🤖 AI Summary
This work addresses parameter redundancy in the MLP layers of GPT-2 via a Kronecker-product-based targeted compression method. To tackle convergence instability and degraded expressivity in low-rank Kronecker factorization, we propose two key innovations: (1) an enhanced Van Loan decomposition initialization strategy that improves training stability of Kronecker factors; and (2) a pruning-guided heuristic initialization that preserves model capacity post-compression. Our approach compresses the 124M-parameter GPT-2 to 80–96M parameters—with the best variant at just 81M—while surpassing DistilGPT-2 (117M) across standard language modeling benchmarks. Moreover, it outperforms existing Kronecker-compressed variants with larger parameter counts (e.g., >96M), marking the first demonstration of *parameter reduction without performance degradation*, and even *smaller models outperforming larger ones*. This represents a significant advance in efficient transformer architecture design.
📝 Abstract
We introduce Krony-PT, a compression technique of GPT2 citep{radford2019language} based on Kronecker Products. We specifically target the MLP layers of each transformer layer, and systematically compress the feed forward layer matrices to various degrees.

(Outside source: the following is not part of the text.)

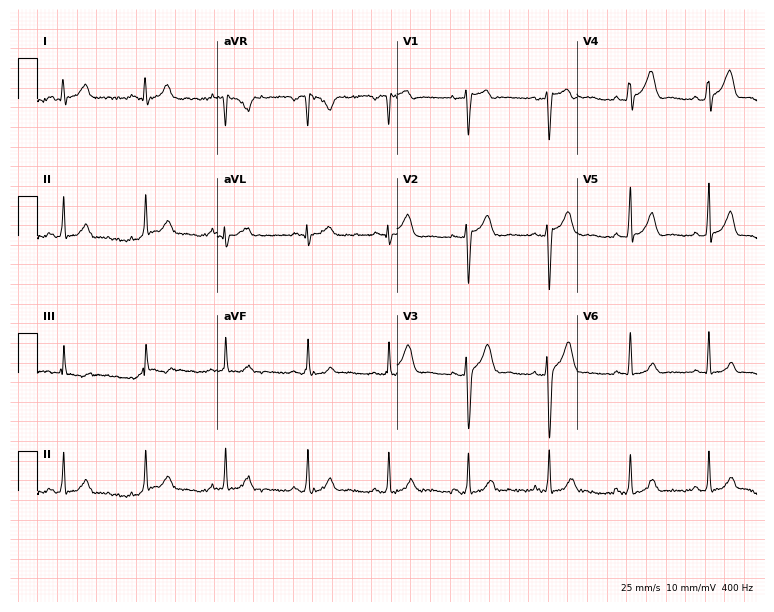
ECG — a 34-year-old male patient. Screened for six findings — first-degree AV block, right bundle branch block, left bundle branch block, sinus bradycardia, atrial fibrillation, sinus tachycardia — none is recorded. Only these six findings were labelled.

We introduce a modified Van Loan decomposition to initialize the new factors, and also introduce a new pruning-based initialization trick. Our method compresses the original 124M parameter GPT2 to various smaller models, with 80M being the smallest, and 96M being the largest compressed model. Our 81M model variant outperforms distilgpt2 on next-token prediction on all standard language modeling datasets, and shows competitive scores or performs on par with other Kronecker Products based compressed models of GPT2 that are significantly higher in size.